Nation/World

U.S. and allies call for ‘immediate’ 21-day cease-fire between Israel and Hezbollah

NEW YORK — The U.S., France and other allies jointly called Wednesday for an “immediate” 21-day cease-fire to allow for negotiations in the escalating conflict between Israel and Hezbollah that has killed more than 600 people in Lebanon in recent days.

The joint statement, negotiated on the sidelines of the United Nations General Assembly in New York, says the recent fighting is “intolerable and presents an unacceptable risk of a broader regional escalation.”

“We call for an immediate 21-day cease-fire across the Lebanon-Israel border to provide space for diplomacy,” the statement said. “We call on all parties, including the governments of Israel and Lebanon, to endorse the temporary cease-fire immediately.”

There was no immediate reaction from the Israeli or Lebanese governments — or Hezbollah — but senior U.S. officials said all parties were aware of the call for a cease-fire and would be speaking for themselves in the coming hours.
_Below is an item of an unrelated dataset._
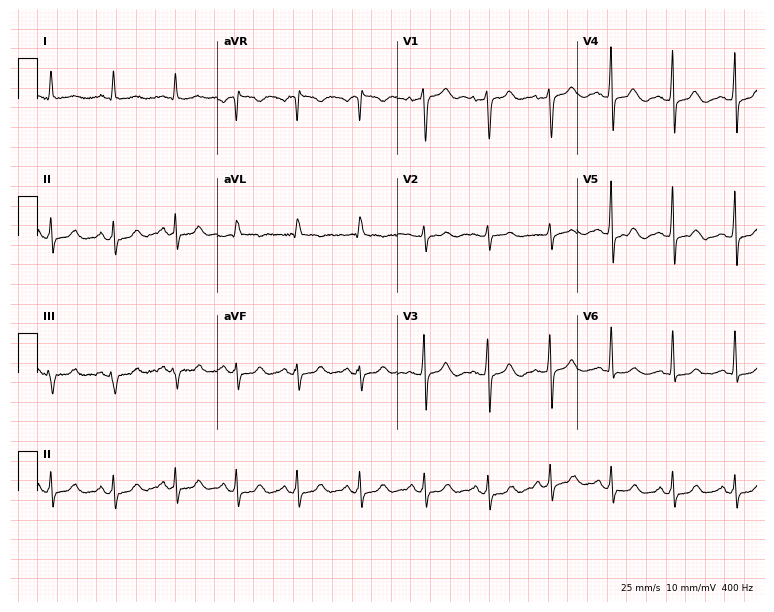
Standard 12-lead ECG recorded from a female patient, 75 years old (7.3-second recording at 400 Hz). None of these six findings is recorded: first-degree AV block, right bundle branch block (RBBB), left bundle branch block (LBBB), sinus bradycardia, atrial fibrillation (AF), sinus tachycardia.

The officials said Hezbollah would not be a signatory to the cease-fire, but they believe the government of Lebanon would coordinate its acceptance with the group. Officials said they expected Israel to “welcome” the proposal in the coming hours and perhaps formally accept it when Israeli Prime Minister Benjamin Netanyahu speaks at the General Assembly on Friday.

While the cease-fire call applies only to the Israel-Lebanon border, senior U.S. officials said they were looking to use a three-week pause in fighting there to restart stalled negotiations for a cease-fire and hostage release deal between Israel and Hamas.

The nations calling for a cease-fire include the United States, Australia, Canada, the European Union, France, Germany, Italy, Japan, Saudi Arabia, United Arab Emirates and Qatar.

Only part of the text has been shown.